Tarmo Paunu is a painter born in Helsinki in 1971, who grew up in a family of artists in Suomenlinna. His mother and brother are also painters. Paunu currently lives and works in Pispala, Tampere. He studied at the Painting Department of the Helsinki Academy of Fine Arts from 1998 to 2003 under Henry Wuorila-Stenberg and graduated in 2008. Paunu has had solo exhibitions in Finland, Germany and Sweden, as well as group exhibitions in Finland, the Baltic countries, Norway, Cyprus and Bratislava, Slovakia. The most notable of these have been the Artist of the Year exhibition Rakkaudesta ("On Love", Taidehalli, Helsinki, 2013), the solo exhibition Jumala on nainen ("God is Female", Kunstihoone, Tallinn 2014), the solo exhibition in Sweden (Galleri21, Malmö, 2007) and the Oh My God! group exhibition in Norway (Konstlaboratorium, Vestfossen, 2007). Paunu's works are in several Finnish public and private collections and public spaces. Seppo Fränti in particular has been an important private collector and patron. Erkki Pirtola's influence on Paunu's production has been constructive in many ways. Paunu and Pirtola became acquainted during their studies of fine arts and their friendship continued to be active until Pirtola's passing. Paunu is remembered for the many videos he shot with Pirtola, which bring to life the richness of Paunu's imagination and Pirtola's ability to swim in its current.

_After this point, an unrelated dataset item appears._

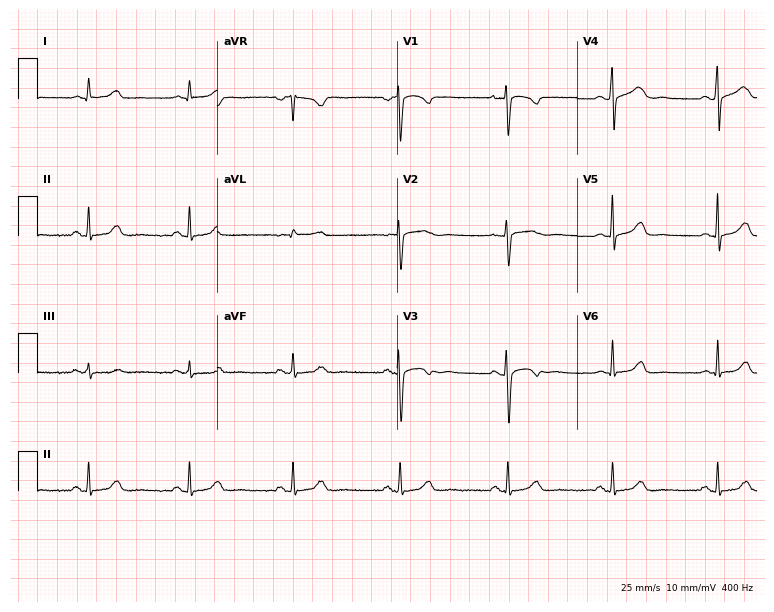
12-lead ECG (7.3-second recording at 400 Hz) from a 34-year-old female. Labelled as a normal ECG.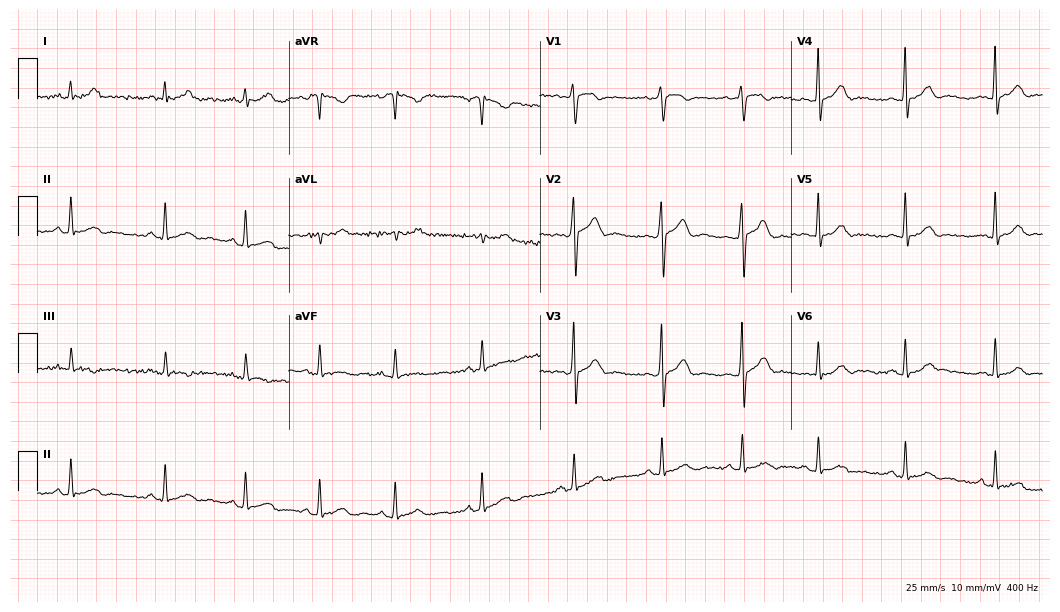
12-lead ECG from a 21-year-old man. Screened for six findings — first-degree AV block, right bundle branch block (RBBB), left bundle branch block (LBBB), sinus bradycardia, atrial fibrillation (AF), sinus tachycardia — none is recorded. Only these six findings were labelled.

Studio Là-bas→ is a studio space in the basement of the Helsinki Cable Factory, rented by Irma Optimist and converted into a live performance and event space by Lauri Luhta. Since 2000, the studio has hosted dozens of performance, sound and media art events under the name "Là-bas→" ("over there", "down there"). With the expansion of Là-bas→ to other spaces and venues, as well as numerous international festivals and collaborative projects, the active use of Studio Là-bas→ declined in the 2010s. After the last Là-bas festival so far, Là-bas→ Self as the Third (Merikaapelihalli, the Cable Factory, Helsinki, 2017), a new era of Là-bas activities started at the turn of the 2020s. In addition to seminars (Helsinki City Museum, 2021), online exhibitions (Mari Metsämäki, 2021) and individual live performances and presentations from Finnish and international artists (Pancho López, 2019), the studio at the Cable Factory will host exhibitions of installation and visual art (Magnus Strandberg, 2021), always accompanied by a visual-artistic website created by the curators Jenni and Lauri Luhta in collaboration with the artist.

For one day in 2017, the festival Self as the Third transformed the Cable Factory's huge Merikaapelihalli, right above Studio Là-bas→, into an exhibition space where performance art was returned to its original visual art context. A hidden circle was closed and an era was declared over. With the social having collapsed into media, which is what the 2010s effectively were about, it became necessary, from the point of view of life conservation, to start searching for and discovering the artists, works and techniques that still remained. The concept of "the decade of the curator" is independent museum work as a collegial practice in which artist and organiser together discover a new understanding of the work of the author: when it is considered apart from the dictated explanatory structures of institutional art history, pseudo-temporal crowd phenomena and internalised roles distributed by the hierarchy of the system, what is specific to it emerges forth.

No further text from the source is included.